Professor Patrick Harran’s group and collaborators have discovered how the marine natural product callyspongiolide kills cancer cells.
The discovery was the result of a collaboration between the Harran group and Professor Jared Rutter’s group at the University of Utah/HHMI and Professor Karlett Parra’s group at the University of New Mexico. They reported on their discovery in a recent paper titled “Callyspongiolide Is a Potent Inhibitor of the Vacuolar ATPase” published in the ACS’s Journal of Natural Products on November 5, 2020.
At UCLA in 2017, Harran chemistry graduate student Liubo Li, along with former visiting scholar Corentin Rumo (University of Basil) and former postdoctoral fellow Francesco Manoni (now a scientist at Amgen), synthesized callyspongiolide. Exploiting their synthetic material, Harran joined forces with Rutter and Parra to explore its biological mechanism of action.
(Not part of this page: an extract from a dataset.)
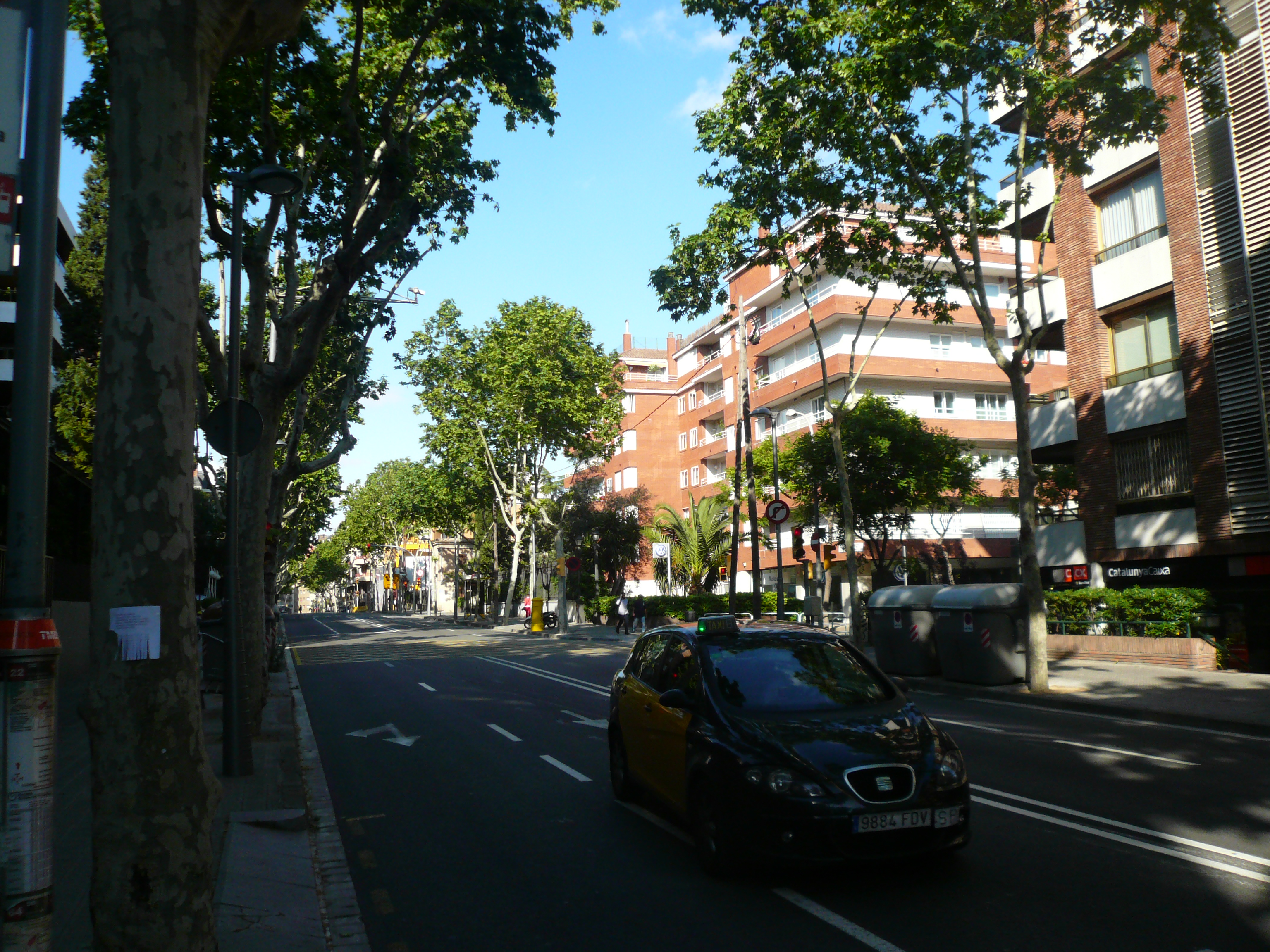 Passeig de la Bonanova, a l'alçada del carrer Vilana. La foto és fet mirant en direcció a la plaça de la Bonanova.

Using yeast as a model organism, they discovered that callyspongiolide is a hyper-potent inhibitor of the vacuolar H+ ATPase. The VATPase is a large, multi-subunit molecular machine that acidifies intracellular compartments and plays a key role in cellular homeostasis. Inhibitors of VATPase have potential as cancer therapeutics and as novel, broad spectrum anti-viral agents.